CDEoH: Category-Driven Automatic Algorithm Design With Large Language Models
This addresses the issue of evolutionary instability in automated algorithm design for researchers and practitioners in combinatorial optimization, representing an incremental improvement over existing methods.
The paper tackled the problem of instability and premature convergence in LLM-based heuristic search methods for automated algorithm generation by proposing CDEoH, which models algorithm categories and balances performance with diversity, resulting in enhanced evolutionary stability and consistently superior average performance across tasks and scales.

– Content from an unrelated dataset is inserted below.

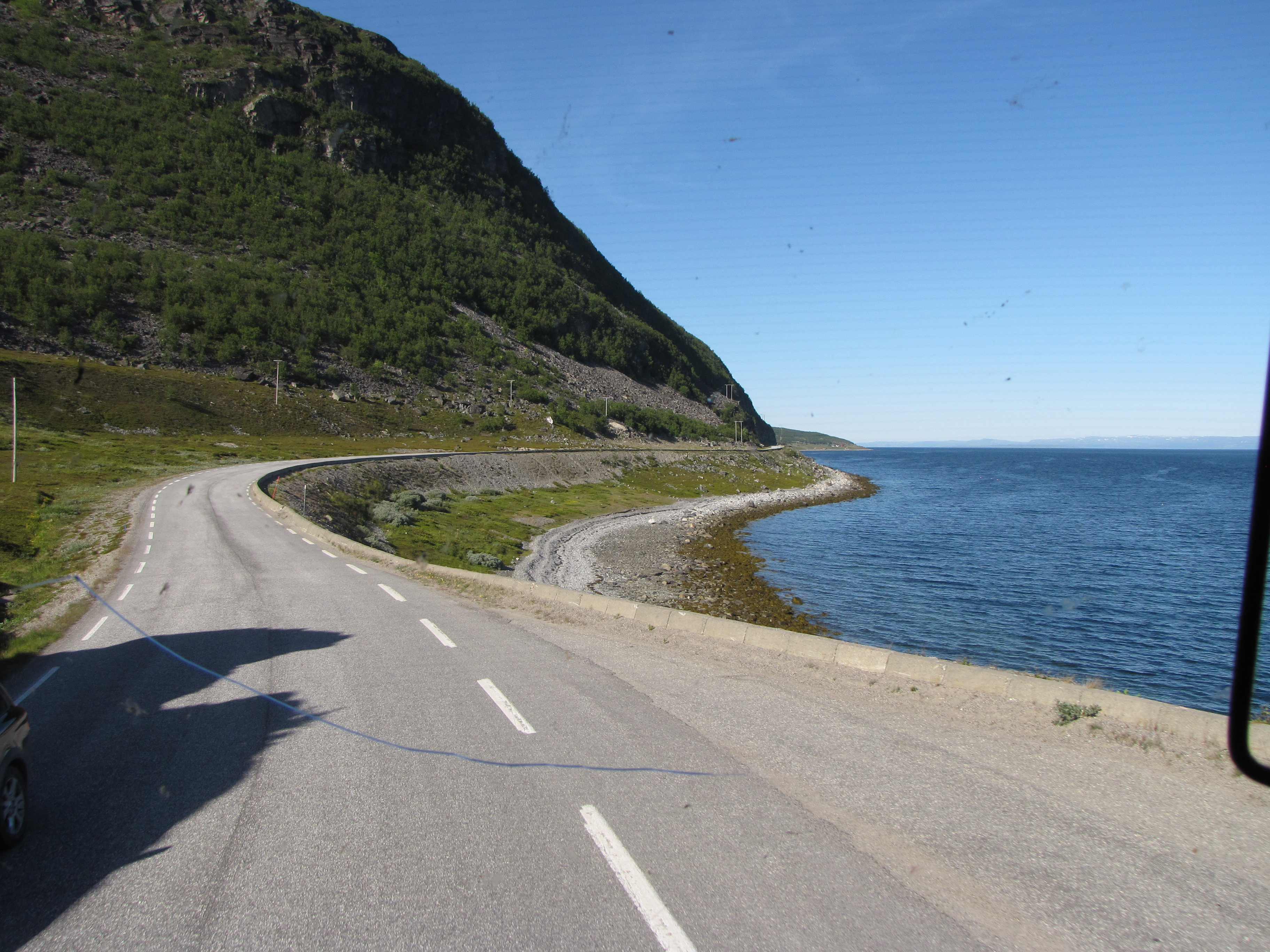 E69 vid Porsangersfjorden.
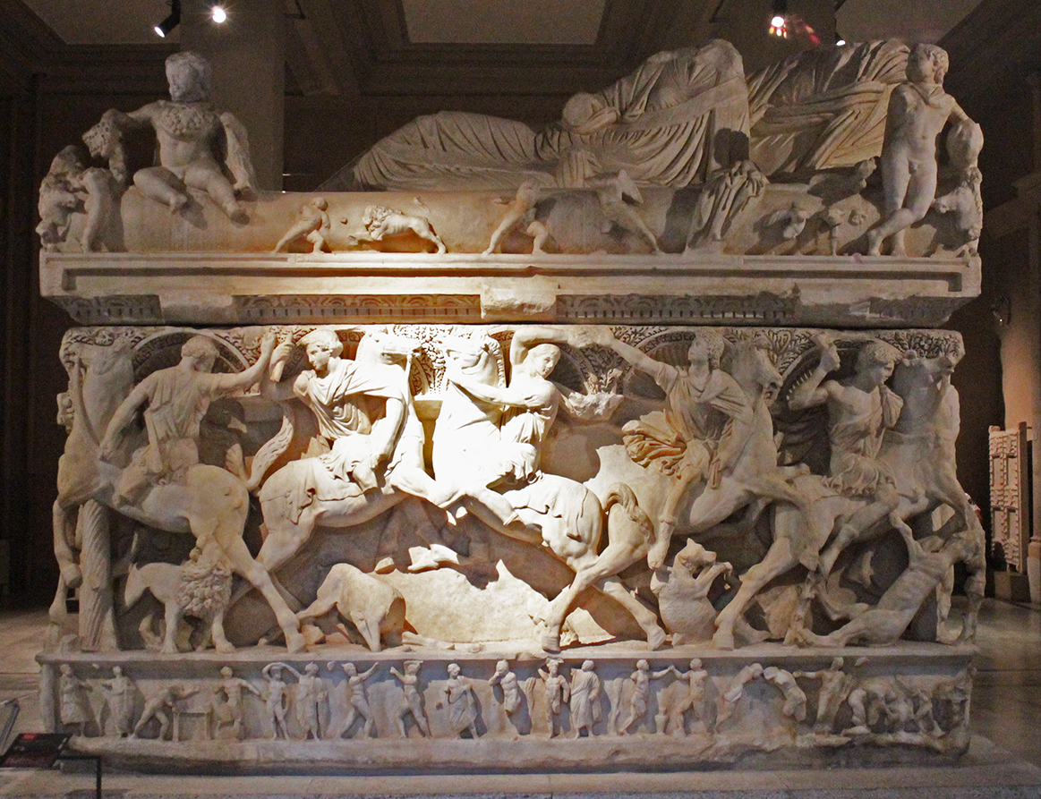 Istanbul, Museo archeologico, Sarcofago di Sidamara (inv.1179 T; catalogo di Mendel n.112), da Konya, seconda metà del III secolo, lato anteriore

With the rapid advancement of large language models (LLMs), LLM-based heuristic search methods have demonstrated strong capabilities in automated algorithm generation. However, their evolutionary processes often suffer from instability and premature convergence. Existing approaches mainly address this issue through prompt engineering or by jointly evolving thought and code, while largely overlooking the critical role of algorithmic category diversity in maintaining evolutionary stability. To this end, we propose Category Driven Automatic Algorithm Design with Large Language Models (CDEoH), which explicitly models algorithm categories and jointly balances performance and category diversity in population management, enabling parallel exploration across multiple algorithmic paradigms. Extensive experiments on representative combinatorial optimization problems across multiple scales demonstrate that CDEoH effectively mitigates convergence toward a single evolutionary direction, significantly enhancing evolutionary stability and achieving consistently superior average performance across tasks and scales.